Each of the combining operators take a single argument that is either
a condition operator or an array of condition operators.

The list of combining characters:

* "$and" - array argument
* "$or" - array argument
* "$not" - single argument
* "$nor" - array argument
* "$all" - array argument (special operator for array values)
* "$elemMatch" - single argument (special operator for array values)
* "$allMatch" - single argument (special operator for array values)

### Condition Operators

Condition operators are specified on a per field basis and apply to
the value indexed for that field. For instance, the basic "$eq"
operator matches when the indexed field is equal to its
argument. There is currently support for the basic equality and
inequality operators as well as a number of meta operators. Some of
these operators will accept any JSON argument while some require a
specific JSON formatted argument. Each is noted below.

The list of conditional arguments:

(In)equality operators

* "$lt" - any JSON
* "$lte" - any JSON
* "$eq" - any JSON
* "$ne" - any JSON
* "$gte" - any JSON
* "$gt" - any JSON

Object related operators

* "$exists" - boolean, check whether the field exists or not
  regardless of its value
* "$type" - string, check the document field's type

Array related operators

* "$in" - array of JSON values, the document field must exist in the
  list provided
* "$nin" - array of JSON values, the document field must not exist in
  the list provided
* "$size" - integer, special condition to match the length of an array
  field in a document. Non-array fields cannot match this condition.

Misc related operators

* "$mod" - [Divisor, Remainder], where Divisor and Remainder are both
  positive integers (ie, greater than 0). Matches documents where
  (field % Divisor == Remainder) is true. This is false for any
  non-integer field
* "$regex" - string, a regular expression pattern to match against the
  document field. Only matches when the field is a string value and
  matches the supplied matches


Update Syntax
-------------

Need to describe the syntax for update operators.


Sort Syntax
-----------

The sort syntax is a basic array of field name and direction pairs. It
looks like such:

    [{field1: dir1} | ...]

Where field1 can be any field (dotted notation is available for
sub-document fields) and dir1 can be "asc" or "desc".

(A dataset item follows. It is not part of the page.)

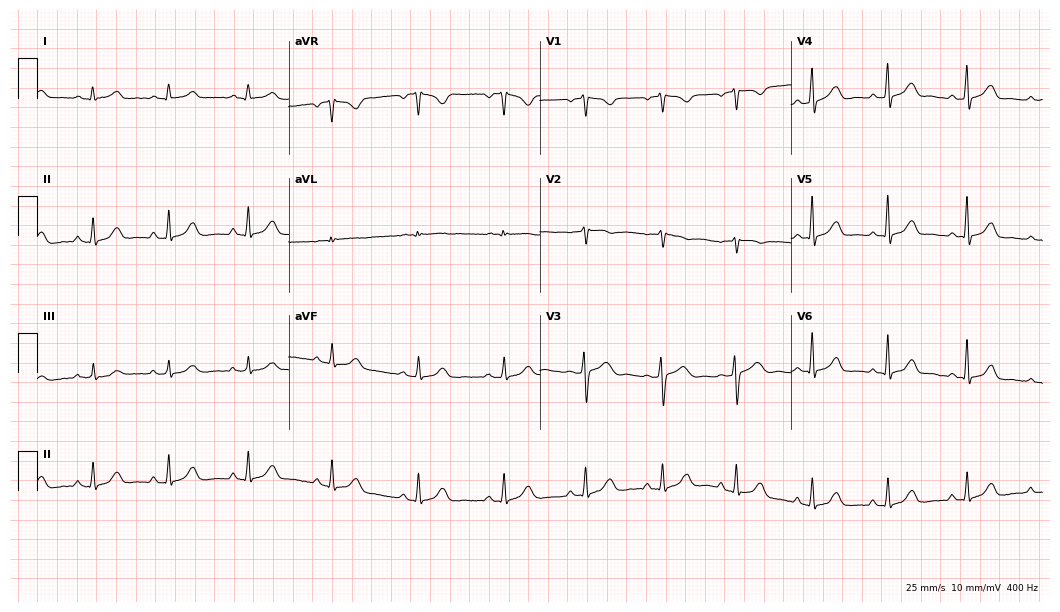
12-lead ECG (10.2-second recording at 400 Hz) from a 47-year-old female. Labelled as a normal ECG.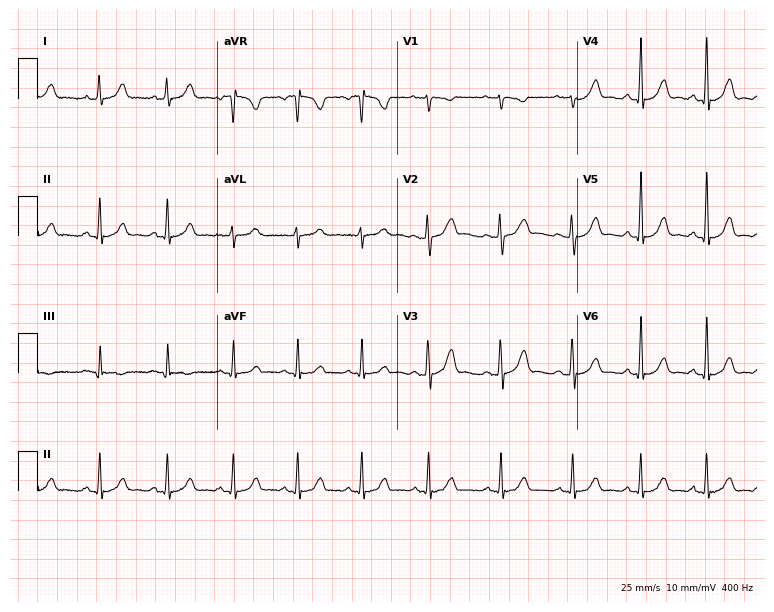
12-lead ECG from a 22-year-old woman. Labelled as a normal ECG.

Note that it is highly recommended that you specify a single key per
object in your sort ordering so that the order is not dependent on the
combination of JSON libraries between your application and the
internals of Mango's indexing engine.


Fields Syntax
-------------

When retrieving documents from the database you can specify that only
a subset of the fields are returned. This allows you to limit your
results strictly to the parts of the document that are interesting for
the local application logic. The fields returned are specified as an
array. Unlike MongoDB only the fields specified are included, there is
no automatic inclusion of the "\_id" or other metadata fields when a
field list is included.

A trivial example:

    ["foo", "bar", "baz"]


HTTP API
========

Short summary until the full documentation can be brought over.

POST /dbname/\_find
-------------------------

Issue a query.

Request body is a JSON object that has the selector and the various
options like limit/skip etc. Or we could post the selector and put the
other options into the query string. Though I'd probably prefer to
have it all in the body for consistency.

Response is streamed out like a view.

POST /dbname/\_index
--------------------------

Request body contains the index definition.

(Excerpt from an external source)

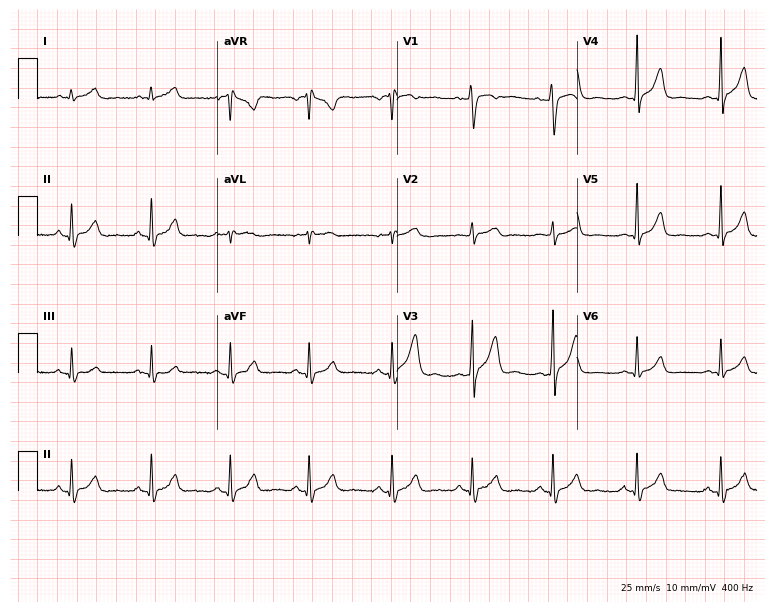
Resting 12-lead electrocardiogram. Patient: a male, 23 years old. Read as a normal ECG.

Response body is empty and the result is returned as the status code
(200 OK -> created, 3something for exists).

GET /dbname/\_index
-------------------------

Request body is empty.

Response body is all of the indexes that are available for use by find.

DELETE /dbname/\_index/ddocid/viewname
--------------------------------------------

Remove the specified index.

Request body is empty.

Response body is empty. The status code gives enough information.